When the task involves EKS, AWS, IRSA, EKS Pod Identity, AWS Load Balancer Controller, EBS/EFS CSI, AWS VPC CNI, or Karpenter, KubeShark switches into EKS-aware guidance.
That matters because EKS is “just Kubernetes” until identity, load balancing, storage, pod networking, and node provisioning enter the picture.

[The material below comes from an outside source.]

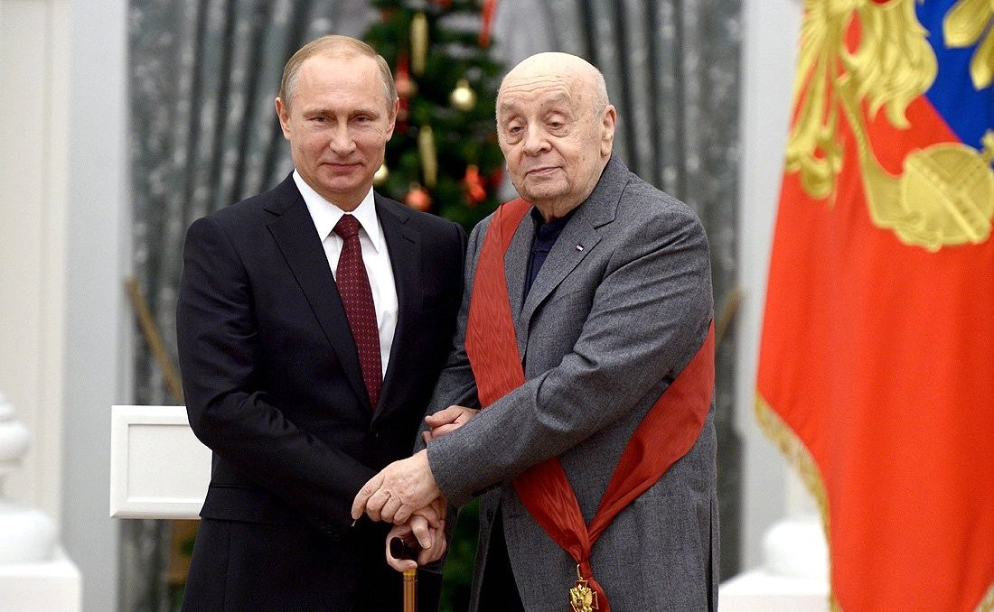 Церемония вручения государственных наград Российской Федерации. Награждение Леонида Броневого ОРДЕНОМ «ЗА ЗАСЛУГИ ПЕРЕД ОТЕЧЕСТВОМ» I СТЕПЕНИ. 22 декабря 2014 года

Common LLM mistakes include:
- putting AWS access keys into Kubernetes Secrets
- mixing IRSA and EKS Pod Identity assumptions
- using nginx annotations with AWS Load Balancer Controller
- treating EBS like ReadWriteMany storage
- recommending Karpenter while omitting resource requests
- assuming NetworkPolicy works without checking the CNI/policy engine
Example guidance KubeShark now keeps in mind:
apiVersion: v1
kind: ServiceAccount
metadata:
name: app
namespace: payments
annotations:
eks.amazonaws.com/role-arn: arn:aws:iam::123456789012:role/payments-app
It also knows that EBS is usually RWO and zone-sensitive, EFS is the RWX option, and Karpenter depends heavily on good workload requests.
So instead of generic Kubernetes advice, you get EKS-aware manifest generation and review.